Mr. Terrence Wendell Brathwaite,
Honorary Fellow (Faculty of Law), UWI, St. Augustine, Trinidad & Tobago, Head of Dance Movement Therapy Department and Director of Research, The Birmingham Centre for Arts Therapies, UK.
Introductory Remarks: His Excellency Mr. Orville London, High Commissioner for Trinidad & Tobago to the UK.

10:00 am –11.30am Panel A ‘
The Windrush Scandal: Socio-legal nuances of a hostile environment’.
Chair of the Panel is Dr. Richard Wilson QC, Head of Chambers, The 36 Group, Visiting Professor of Law Coventry University.

Professor Gus John, Visiting Professor, Coventry University and University College London
Ms. Jacqueline McKenzie Director at Organisation for Migration Advice and Research (OMAR) and McKenzie, Beute and Pope
Mr. Martin Forde QC. Chairman of the Government Windrush Compensation Scheme
11.30 –11.45am Coffee break

11.45am – 12.45pm

Ms. Karen McKenzie, Lawyer & Head, Human Rights
Governance and Peace Directorate, Commonwealth Secretariat, UK.
Presentation: ‘Windrush & Restorative Justice: A Commonwealth Framework for Communal Healing & Change’

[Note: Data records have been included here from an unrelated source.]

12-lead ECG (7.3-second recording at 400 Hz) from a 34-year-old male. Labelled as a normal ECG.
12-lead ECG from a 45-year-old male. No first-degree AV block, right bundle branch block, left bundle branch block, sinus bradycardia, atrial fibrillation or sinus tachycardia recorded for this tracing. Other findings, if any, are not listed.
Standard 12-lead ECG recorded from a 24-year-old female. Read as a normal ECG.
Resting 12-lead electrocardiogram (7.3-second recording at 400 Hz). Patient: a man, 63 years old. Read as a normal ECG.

Ms. Dounne Alexander MBE, Founder, Gramma International
12.45 -1.30 pm Lunch
1.30pm –2.45pm Panel B:

‘Windrush, mental well-being and alternative routes to communal healing’.
Chair of the Panel is Mrs. Dawn Brathwaite, Partner (Healthcare) Mills & Reeve Solicitors.
Dr. Erica Mapule McInnis (D.Clin.Psychol.), Director/Principal Clinical Psychologist, Nubia Clinical Psychology Training & Consultancy.

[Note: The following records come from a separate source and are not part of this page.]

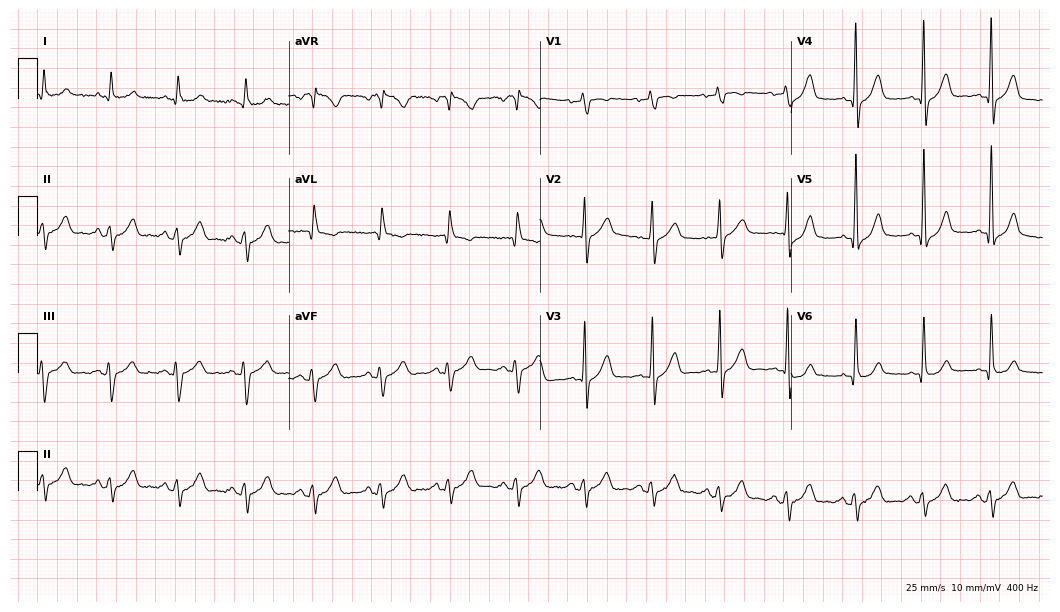
12-lead ECG from a 69-year-old male patient. No first-degree AV block, right bundle branch block, left bundle branch block, sinus bradycardia, atrial fibrillation or sinus tachycardia recorded for this tracing. Other findings, if any, are not listed.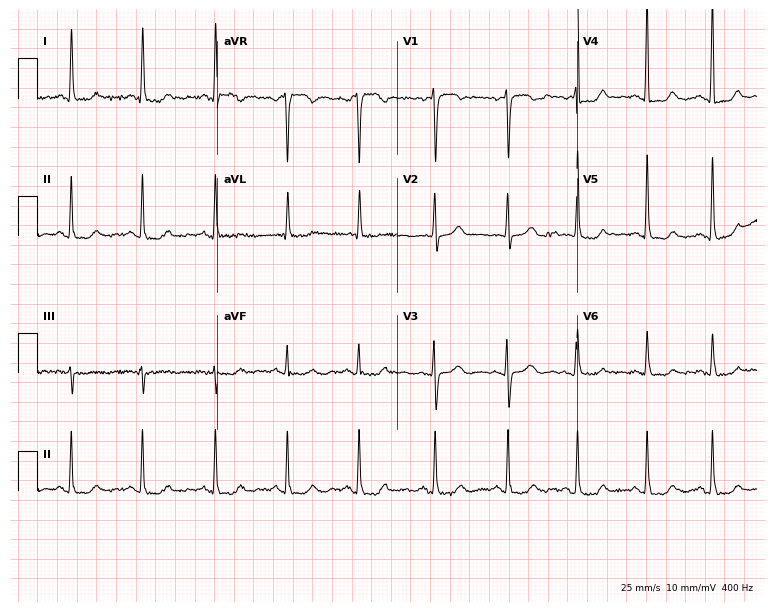
Electrocardiogram (7.3-second recording at 400 Hz), a 74-year-old woman. Of the six screened findings (first-degree AV block, right bundle branch block (RBBB), left bundle branch block (LBBB), sinus bradycardia, atrial fibrillation (AF), sinus tachycardia), none is recorded.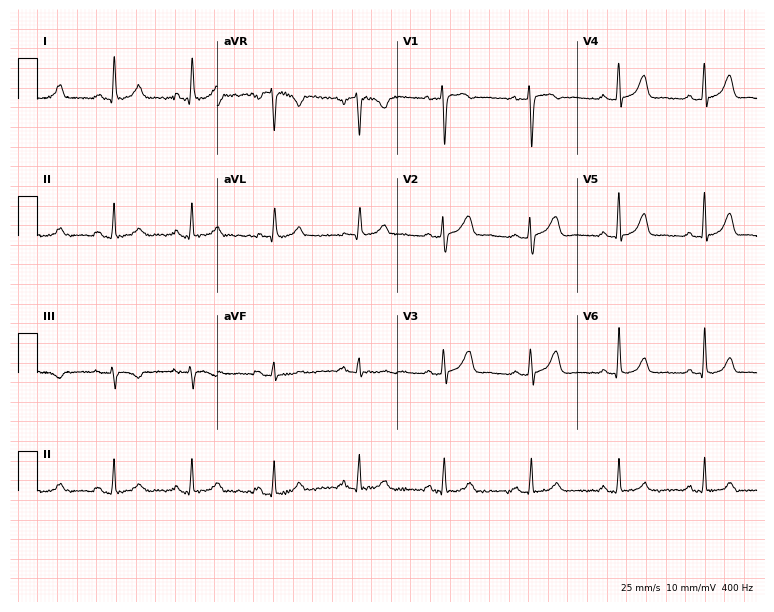
Standard 12-lead ECG recorded from a 50-year-old female. Read as a normal ECG.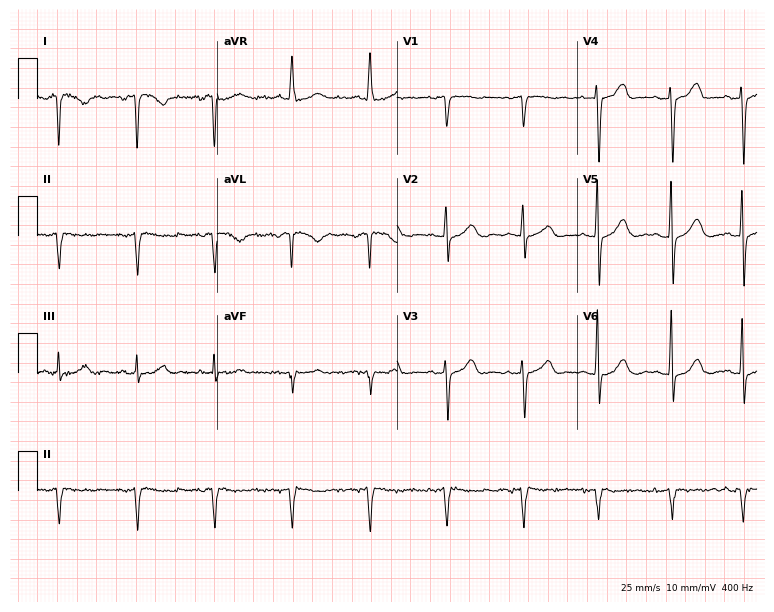
ECG (7.3-second recording at 400 Hz) — a female patient, 70 years old. Screened for six findings — first-degree AV block, right bundle branch block (RBBB), left bundle branch block (LBBB), sinus bradycardia, atrial fibrillation (AF), sinus tachycardia — none is recorded. Findings outside these six are not listed.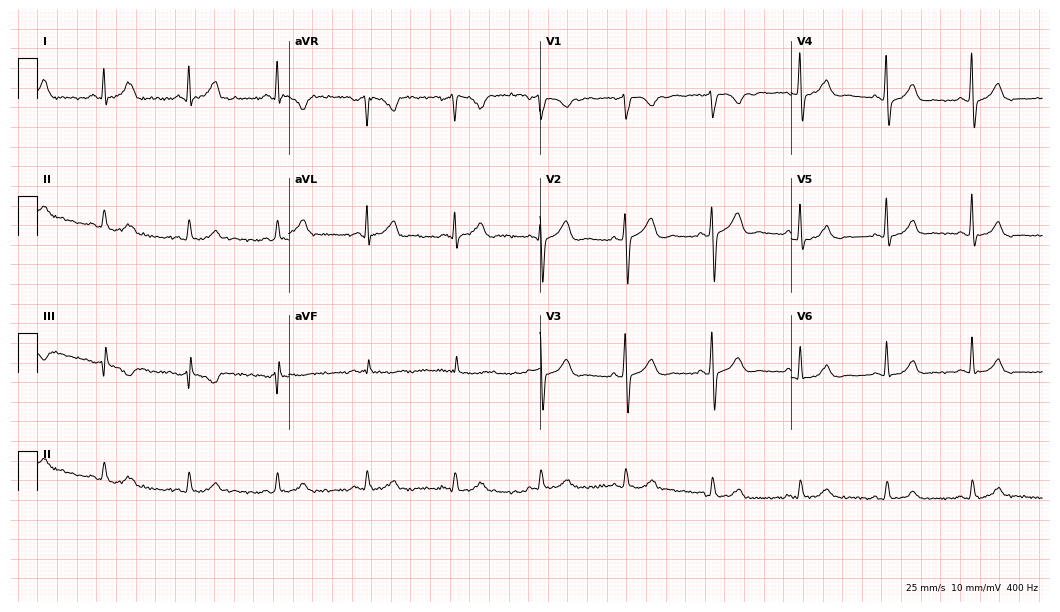
Resting 12-lead electrocardiogram (10.2-second recording at 400 Hz). Patient: a man, 42 years old. Read as a normal ECG.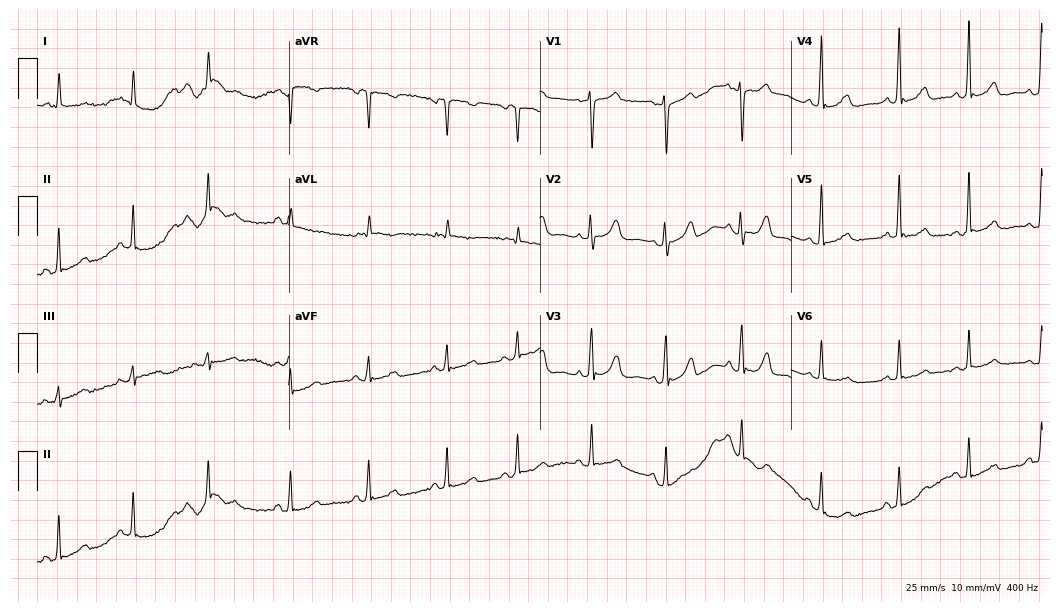
12-lead ECG (10.2-second recording at 400 Hz) from a female, 66 years old. Screened for six findings — first-degree AV block, right bundle branch block, left bundle branch block, sinus bradycardia, atrial fibrillation, sinus tachycardia — none is recorded. Findings outside these six are not listed.

Presentation: ‘African-Centred Formulations for understanding of emotional & behavioural problems: Illuminating the Windrush spirit of wellness’
Lysa Monique Jenkins-Hayden, BBA, MA, CH, LPC
Dance Movement Psychotherapist/Coach/Wellness Planner at Inspired Therapeutic Solutions, Philadelphia. USA.

Dr. Angela Fenwick Consultant Music Therapist/Director & Founder of the Birmingham Centre for Arts Therapies (BCAT)
2.45 – 3.00 pm Coffee
3.00 pm – 4.15 Panel C:
Legal and social| challenges facing modern Windrush community in access to education, employment and other services.

Chair of the Panel is Ms. Susan Belgrave, Barrister, 7BR Chambers and Trustee of BFUWI.
Ms. Brenda King MBE, Chief Executive of African & Caribbean Diversity (ACD);
Dr. Gertrude Shotte (Ph.D), Education Consultant, Middlesex University;
Mr. David Stephenson, Barrister, Doughty Street Chambers;
4.15- 5.15 pm ‘Criminal justice and children of Windrush’
Dr. Courtenay Griffiths QC, 25 Bedford Row Chambers in conversation with Ms. Desiree Artesi, Barrister, Thomas More Chambers;

5.15-5.30 pm Vote of Thanks

Mrs. Alicia Elias-Roberts Deputy Dean (Faculty of Law), UWI, St. Augustine, Trinidad & Tobago.